Stored items
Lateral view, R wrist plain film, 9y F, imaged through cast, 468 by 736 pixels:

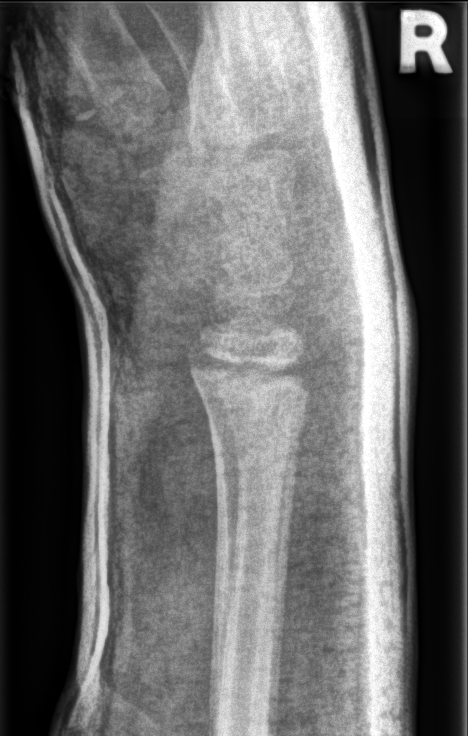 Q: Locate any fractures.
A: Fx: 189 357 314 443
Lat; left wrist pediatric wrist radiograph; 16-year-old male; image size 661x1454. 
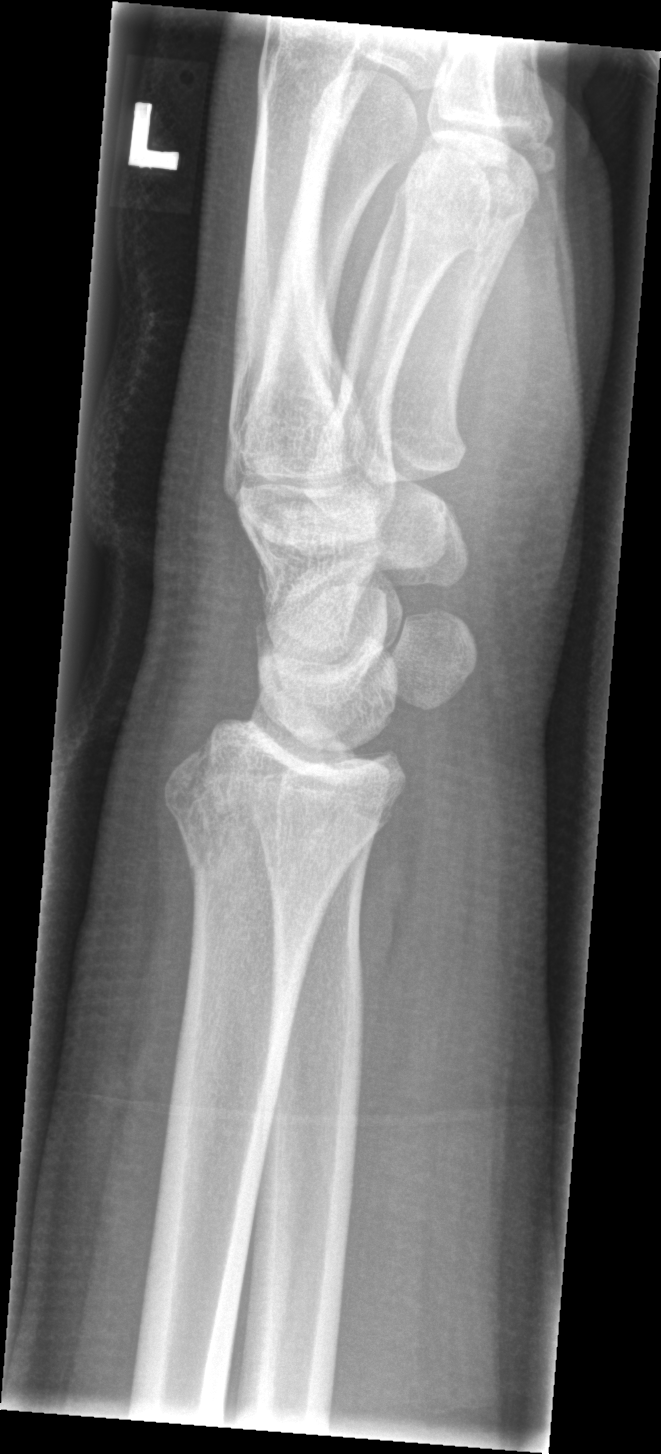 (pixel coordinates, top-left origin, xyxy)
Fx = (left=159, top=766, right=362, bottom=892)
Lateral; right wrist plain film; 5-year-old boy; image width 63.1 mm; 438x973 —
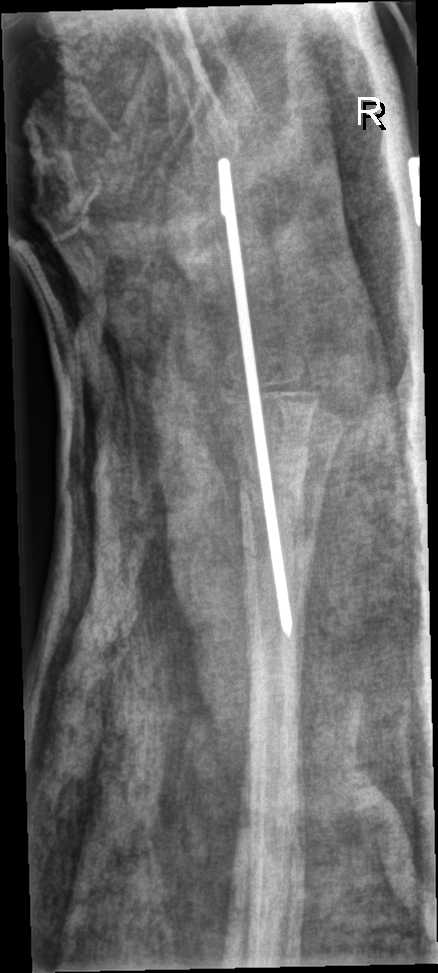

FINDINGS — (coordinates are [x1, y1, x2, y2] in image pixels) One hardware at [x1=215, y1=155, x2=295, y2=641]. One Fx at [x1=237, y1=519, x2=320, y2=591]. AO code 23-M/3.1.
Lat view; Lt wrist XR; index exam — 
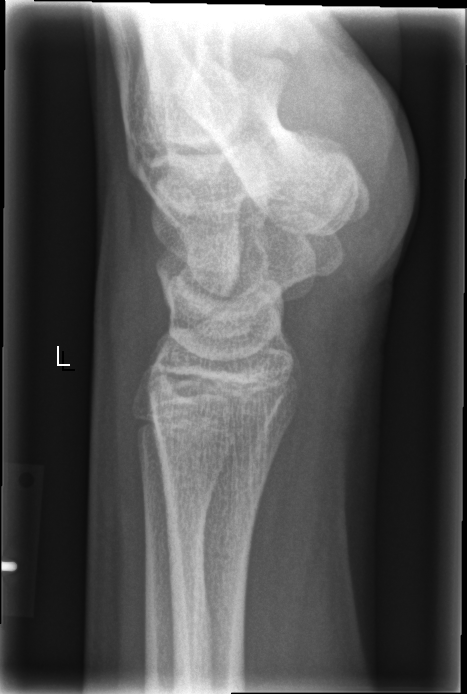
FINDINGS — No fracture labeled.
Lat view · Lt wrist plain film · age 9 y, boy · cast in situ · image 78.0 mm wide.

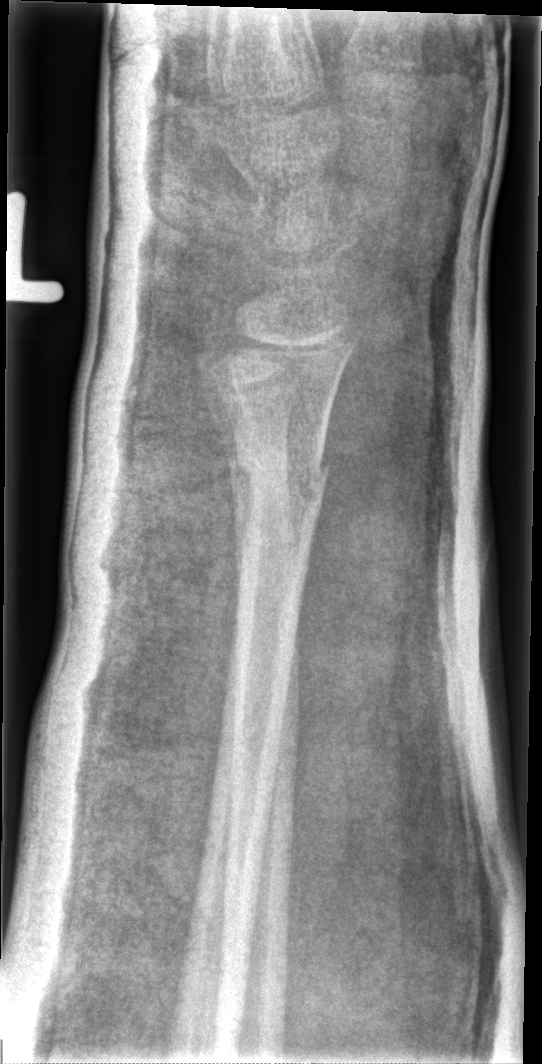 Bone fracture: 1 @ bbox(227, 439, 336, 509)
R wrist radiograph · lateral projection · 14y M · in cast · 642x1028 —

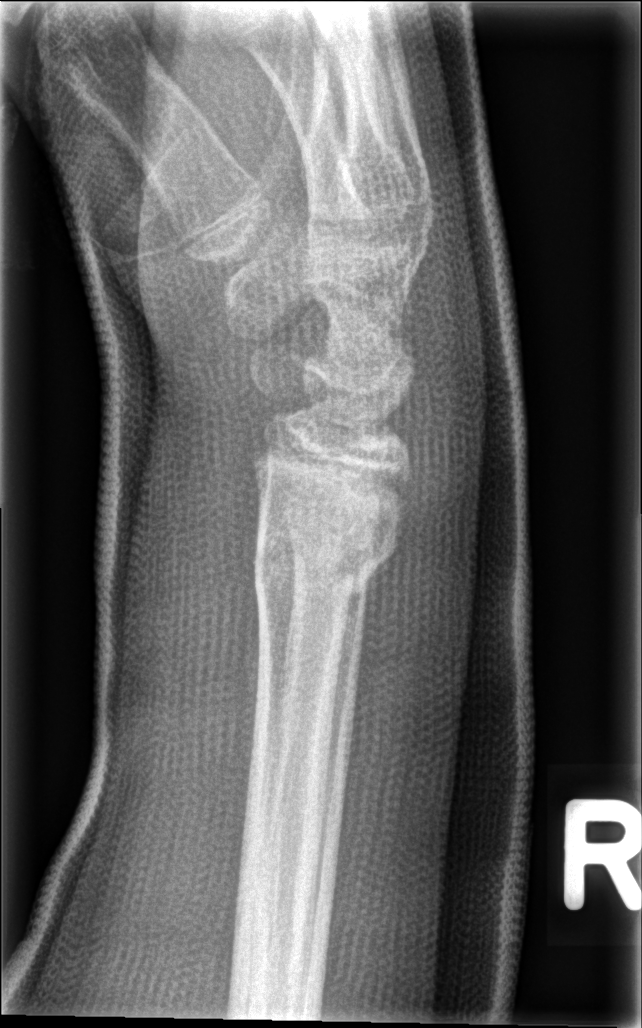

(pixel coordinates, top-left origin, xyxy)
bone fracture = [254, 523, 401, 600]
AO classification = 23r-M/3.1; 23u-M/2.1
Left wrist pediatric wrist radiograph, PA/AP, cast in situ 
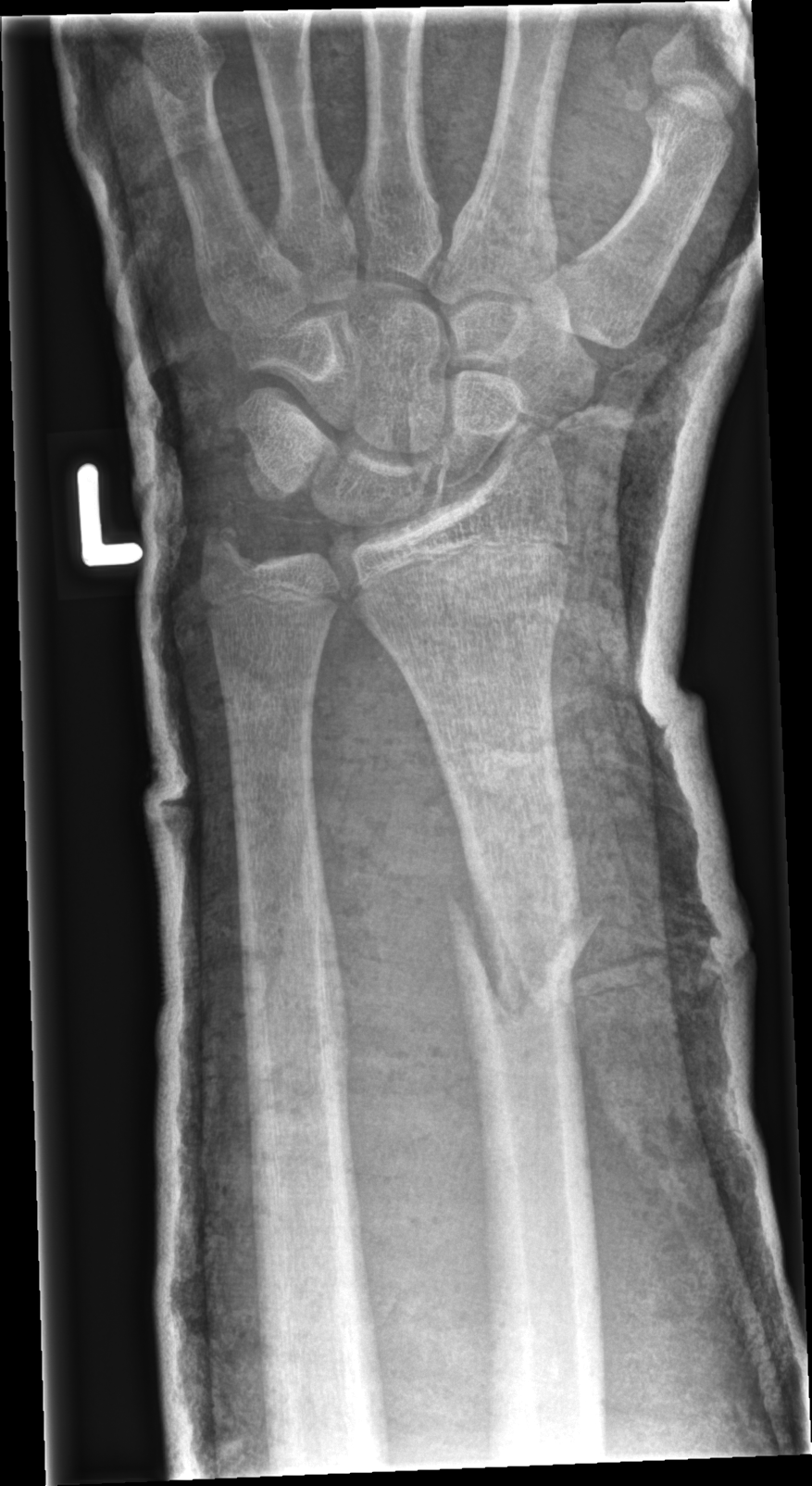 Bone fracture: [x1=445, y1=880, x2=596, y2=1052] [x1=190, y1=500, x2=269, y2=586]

Task item
If a picture sits between the line containing "Fx = (left=159, top=766, right=362, bottom=892)" and the line containing "Lat view · Lt", leave it out, and return the lines of that range above exactly, both ends included.

Written answer
Fx = (left=159, top=766, right=362, bottom=892)
Lateral; right wrist plain film; 5-year-old boy; image width 63.1 mm; 438x973 —

FINDINGS — (coordinates are [x1, y1, x2, y2] in image pixels) One hardware at [x1=215, y1=155, x2=295, y2=641]. One Fx at [x1=237, y1=519, x2=320, y2=591]. AO code 23-M/3.1.
Lat view; Lt wrist XR; index exam — 
FINDINGS — No fracture labeled.
Lat view · Lt wrist plain film · age 9 y, boy · cast in situ · image 78.0 mm wide.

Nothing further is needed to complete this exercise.